Sound Theology by Colleen Butcher
It’s Christmastide! Christmas is finally here, and with it are the songs dedicated to the newborn king.
This little child in a manger, who depended entirely on his mother and father to survive. Such is the story of this special newborn child that put Himself completely at the mercy of sinful man. Here we find God lying in the arms of His creation… the very creation He came to redeem!
Christmas is more than celebrating the birth of Christ. Christmas has a much deeper meaning. The word Christmas comes from the words Christ Mass or the Mass of Christ. For those who don’t know, The Mass is where the Eucharist (Communion or the Lord’s Supper) is celebrated. The word Eucharist means “Thank You.”
Now bear with me here, but I wanted to use the catholic view of the mass as a metaphor… During the mass, The bread and the wine represent the Body and Blood of Christ. For many people in the Church, the bread and the wine literally become the Body and Blood of Christ. In this transformation of bread and wine, we can see the Incarnation of Christ. The bread and wine are just physical objects, yet when the Spirit of God indwells them, they become Incarnate, just as God became incarnate in that little baby born in Bethlehem so many years ago.
The bread and wine are only physical objects. We are only physical objects. One day, our bodies will return to the dust from which we came. HOWEVER, when Christ enters our lives, we become more than just walking dust; we become the indwelling place of the most high God. We become walking temples! Christ becomes incarnate in us! We become, as Len Sweet says, the Incarnators. As Incarnators, we carry the message of the Incarnated Christ to a fallen world.
For me, Christmas is not only about celebrating the birth of Jesus… it is celebrating the birth of Jesus in us!
So with all of this being said, here is some music that I hope will bless you during this time of Christmastide.
“The Promise” by Michael Card
” A Strange Way To Save the World” by 4Him
“Immanuel” by Michael Card
“Mary Did You Know” by CeeLo Green
“P E A C E” (Live at Hillsong Conference) – Hillsong Young & Free
Holy Land Christmas
This last week, I got to visit the Church of the Nativity in Bethlehem, Israel. My wife and I were on a cruise for our 25th anniversary. Israel was one of our stops. Being in the Holy Land this time of anticipation was awe inspiring. You see, we also got to visit the Mount of Olives. The place where Jesus ascended and will one day come again. Both places carry a sence of Advent. Bethlehem, the place of His Birth and incarnation and The Mount of Olives, the place of His return and our inspiration. When I say inspiration, I mean it this way. Jesus who was Spirit, became flesh so that we, as flesh, can be made into spirit. Bethlehem was the birthplace of our redemption, our return to God.
Second Sunday in Advent
Love, The Candle is Love. Purple, Blue, whatever color you want…it stands for Love. The love of God who loved us so much as to come to us.

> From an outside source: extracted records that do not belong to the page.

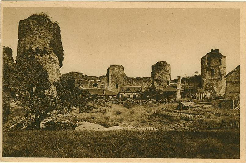 Intérieur du château médiéval de Pouancé dans les années 1900-1916, avant l'éboulement de la tour du Moulin (à droite) et de la tour Criminelle (à gauche).
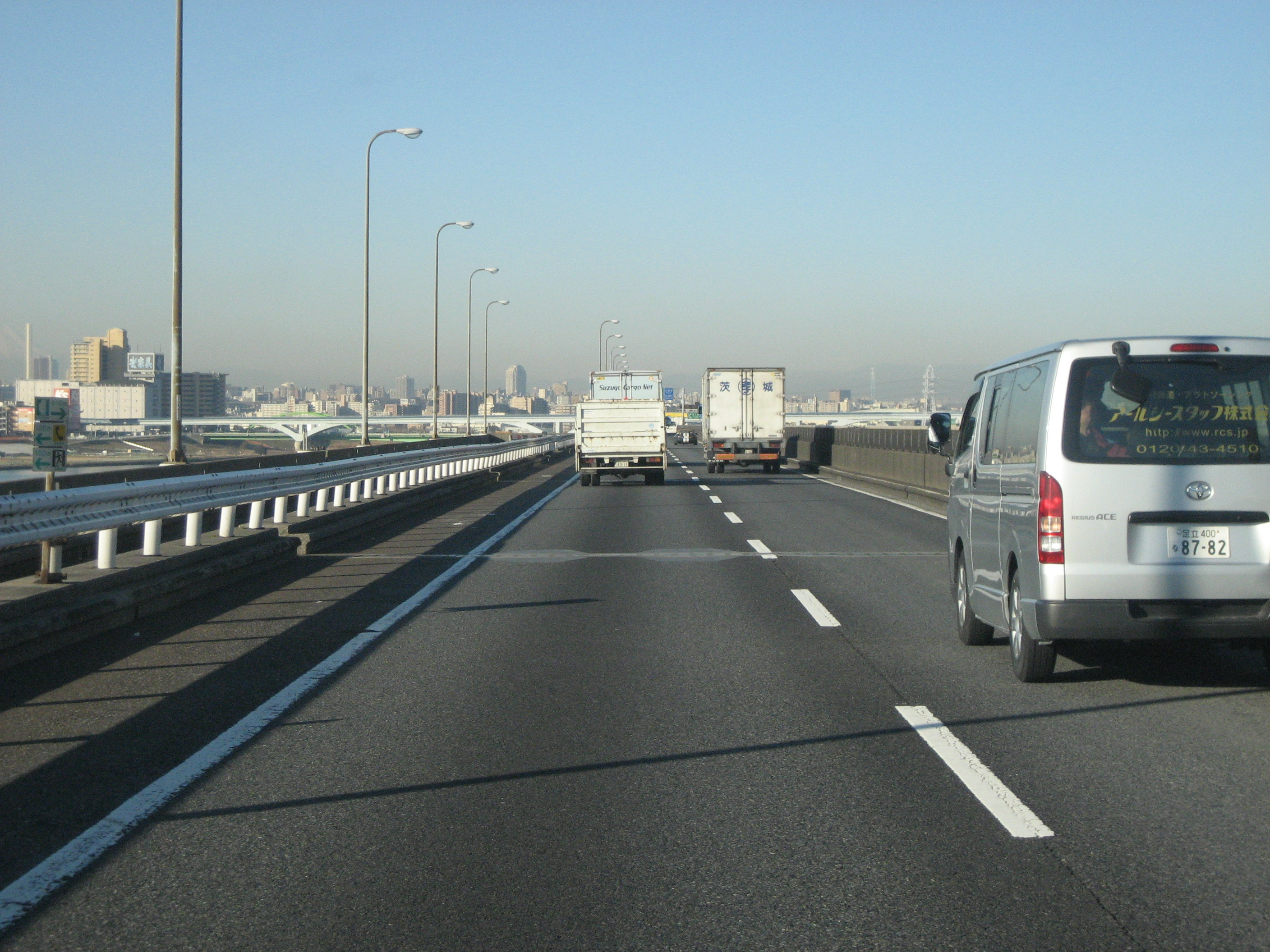 中央環状線と1号線との接続予定地付近
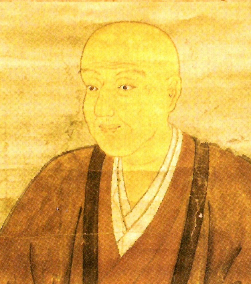 遠山友政の肖像。
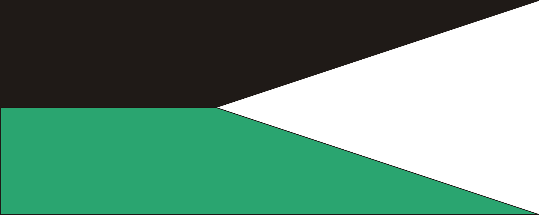 Proporczyk 1 i 2 Pułków Artylerii Motorowej Polskich Sił Zbrojnych na Zachodzie
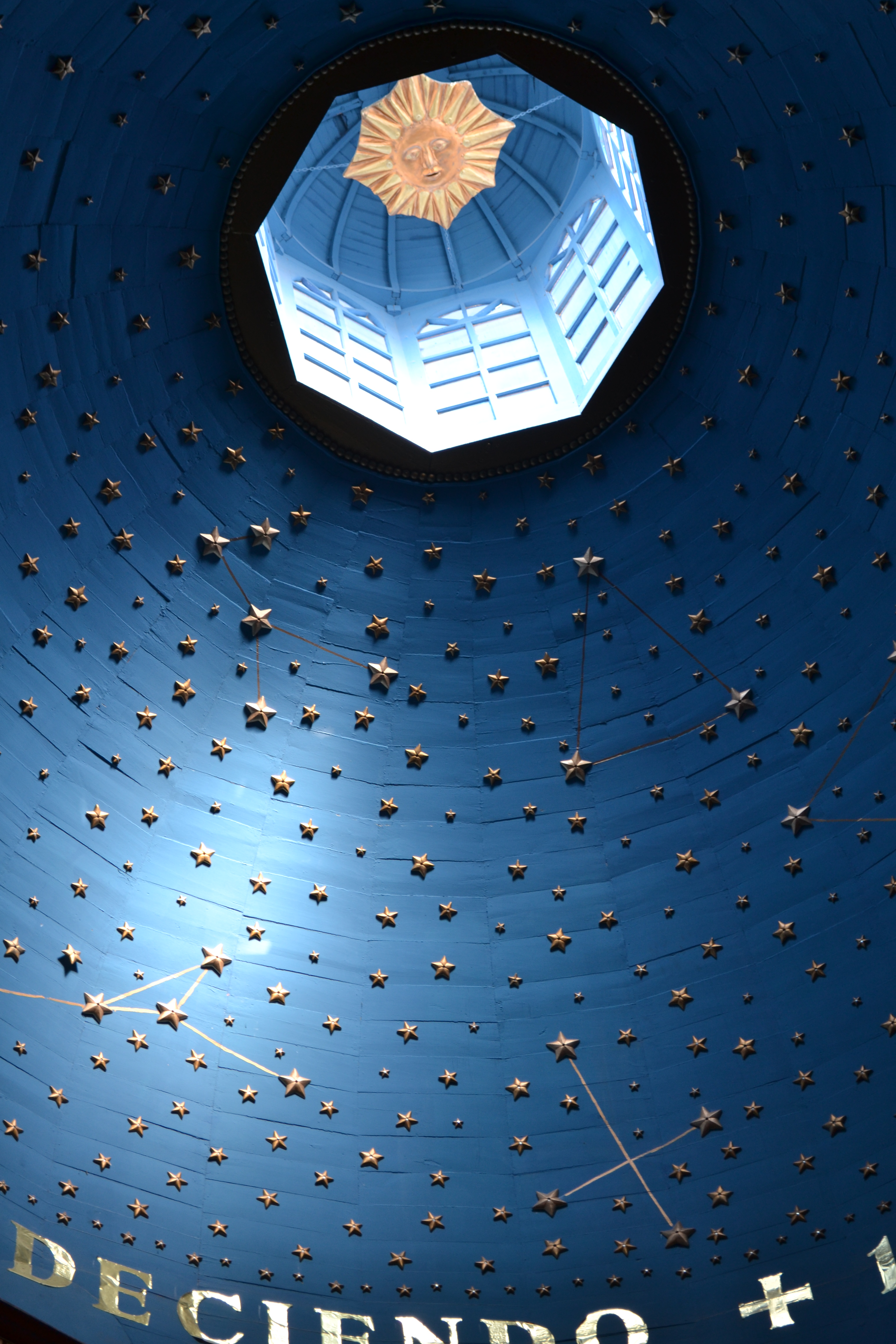 Pueblo de La Tirana This is a photo of a national monument in Chile: 296
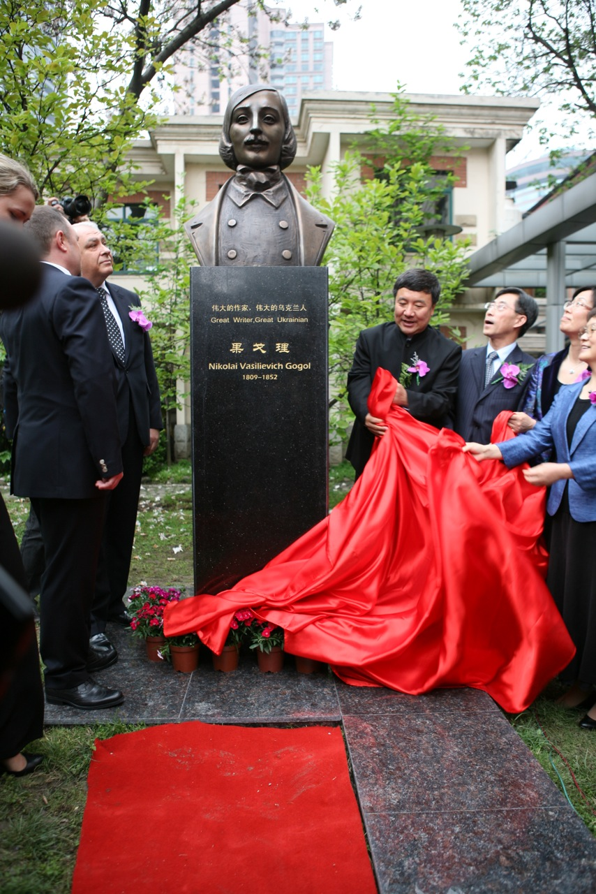 Памятник М.В.Гоголю в м.Шанхай (Китай)
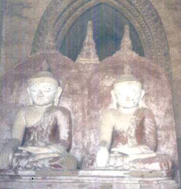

As we reflect on the love that will come, the love that is here Listen to these songs. Ask yourself: what do they say about love, what kind of love are they talking about, how can we love?
“Seasons of Love” From the Musical “Rent”
“Pride (In the Name of Love)” by U2
“What Love Is This” by Kari Jobe
Now go love.
Advent Has Begun
So Advent is upon us. It brings with it the sounds and smells of the coming holiday season. As I wrote about last week, Advent and Christmas are different holiday seasons. In one season we wear Purple (blue for you Lutherans… lol), in the other we wear white. Advent is a time of reflecting inward, Christmas is a time of wonder. God is coming, God with us. Both are needed. The sounds of this season are separate yet culturally mixed. The radio plays “Oh Come, Emmanuel,” “We Three Kings,” and “Silent Night” as if they were to be sung for the same day. (I’m totally fine singing them together). My point is that when we smush all of the songs together, we miss out on the uniqueness and wonder that can be found in each holiday. So what do we do about it? We sing anything we want. But! We do it with the knowledge that each day is unique and that we should celebrate today, then tomorrow we will celebrate again the gift that that day brings. This Sunday, We live in hope for the Savior who is to come. We live in that hope of the One who was, who is, and Is to come.